Either that or persist with trying to convince your family that the white pebble you’ve picked up is a dinosaur tooth.
We were around 75-80km in and the longest ascent of the day awaited, made easier by the still sunny conditions.
The exposed ridge overlooking Freshwater can resemble a wind tunnel, however, so bear that in mind for autumnal adventures.
Hit the peak, suck in the view, breathe in the sea air and enjoy an exhilarating descent into Freshwater where 65kph registered on my computer. I smiled, then nervously smiled.
My inner Vincenzo Nibali was replaced by, well, my 44-year-old father-of-two me and I scrubbed some speed.

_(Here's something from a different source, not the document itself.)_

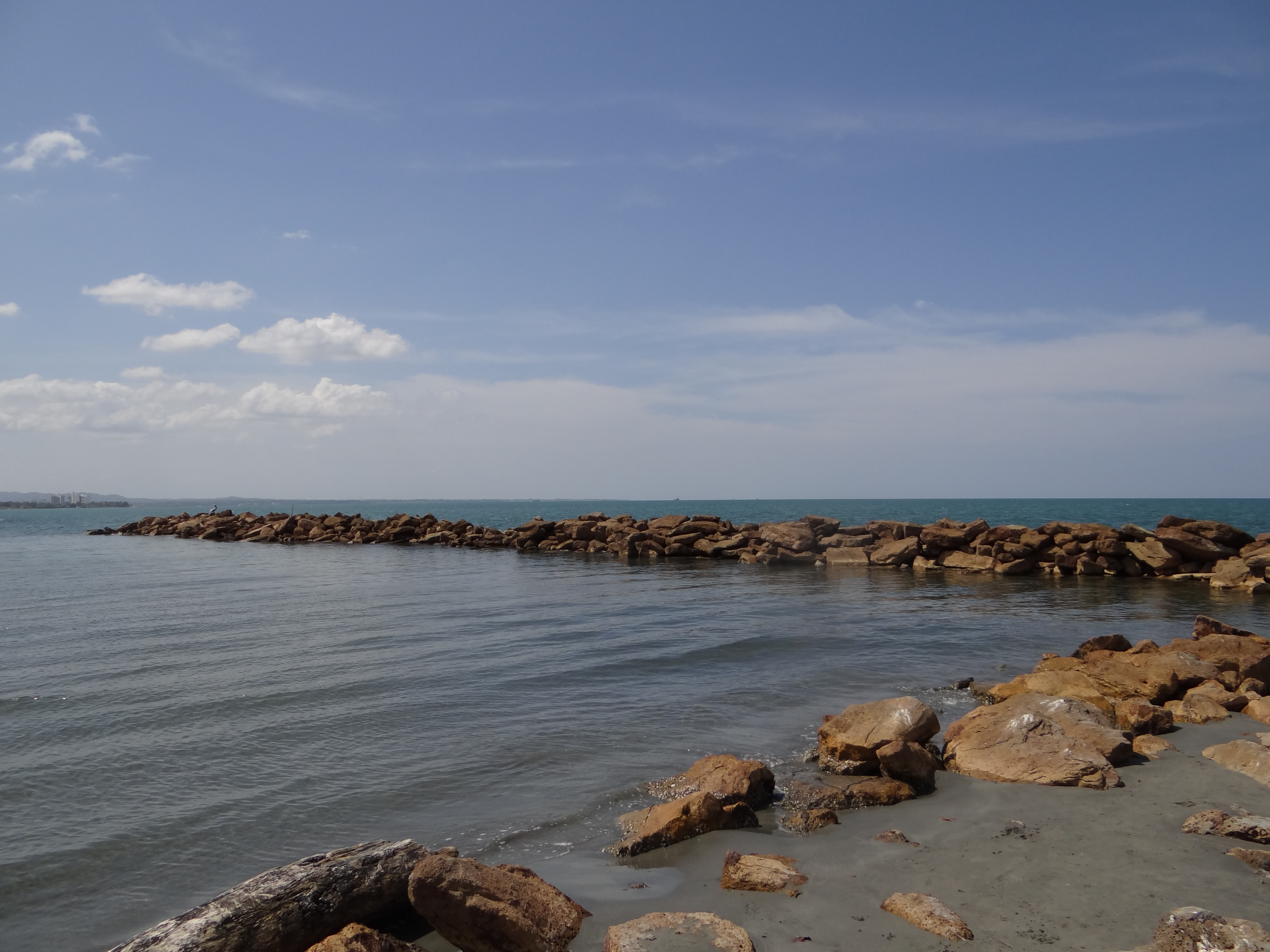 Una de varias ensenadas de las playas de Coveñas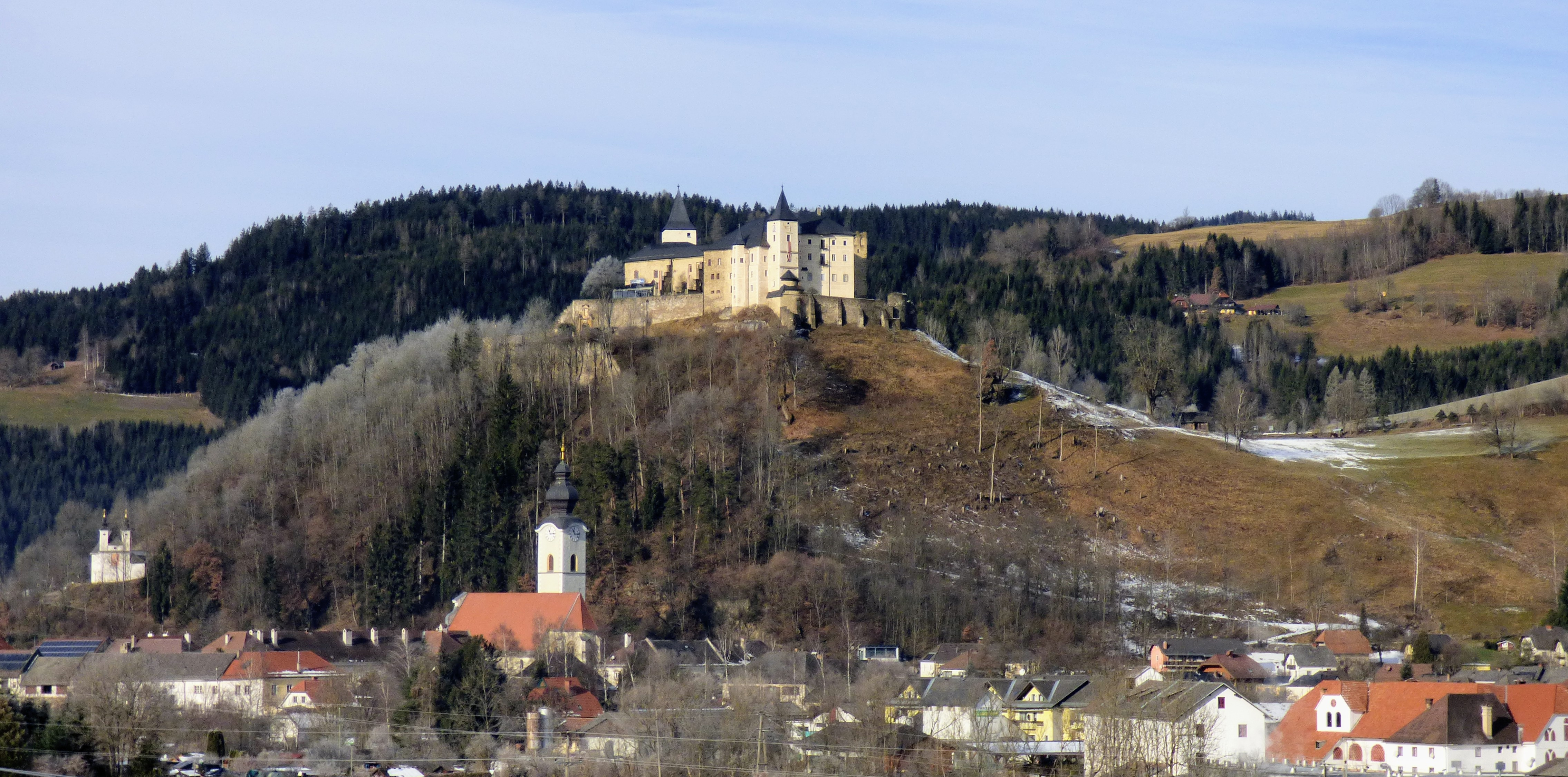 Straßburg in Kärnten

It was still memorable, just safely memorable.
Freshwater celebrates the cerebral with an annual literary festival. Its most famous writer was Poet Laureate Alfred Tennyson, who sought escape from his legion of fans in the 1850s.
Charles Dickens and Enid Blyton were both reportedly inspired by the isle, as is current resident Alan Titchmarsh, whose raunchy novels inspired The Guardian to call Alan’s style “sex in a pullover”.
The remainder of the ride was characterised by more sedate stimulation: peaceful country lanes, wildflowers and rolling roads through the town of Newtown.
This is where our photographer’s ebike ran out of power. Steve’s grin turned to a grimace, his bike from friend to foe.
With around 10km to go, Steve’s ride had arguably just begun. He dug deep and against grey clouds creeping over from the mainland’s Lowry-like industrial backdrop – this time of Fawley oil refinery rather than Salford – we reached our Cowes finish line, more than seven hours after we set off, albeit a good portion of that devoted to stops for photography.
There is a heaven that shines over the Isle of Wight, especially for road cyclists. The safe, fast, smooth roads are mainly traffic-free, and a sense of history and beauty pervades every pedal stroke.
It’s one of the sunniest places in England, enjoying an average of 37 hours of weekly sun compared to a mere 29 on the mainland.
With more than 1,350m of climbing, from short, sharp pitches on the east side to longer, shallower drags on the west side, a lap of the island is a wonderful, challenging day for all, with committed masochists having the option to ride both clockwise and anti-clockwise in the same day.
Distance: 104km/65 miles
Total Elevation: 1,350m/4,429ft
Grade: Naughty steep pitches crank up the difficulty
Route: Download the full route on Komoot or use the QR code
Where to stay: We stayed at Pebbles Lodge, Gurnard, on the west side of Cowes. The lodges are in the owner’s garden and are comfortable and clean. Just remember to close the side gate so the owner’s dog doesn’t escape! It was £100 for the night and we booked via booking.com. We stayed overnight and returned to the mainland the following morning but this ride is easily doable in a day, meaning a foot-passenger day ticker is also an option.
Where to eat: Our late finish, drained energy resources and Euro 2020 football on the telly saw us acquire less-than-textbook refuelling via Sainsbury’s Indian ready-meals. The next morning, before our ferry back to the mainland, we enjoyed breakfast at Joliffe’s Eatery in Cowes. I had the tasty eggs benedict but would recommend something a little less saucy if followed by cycling.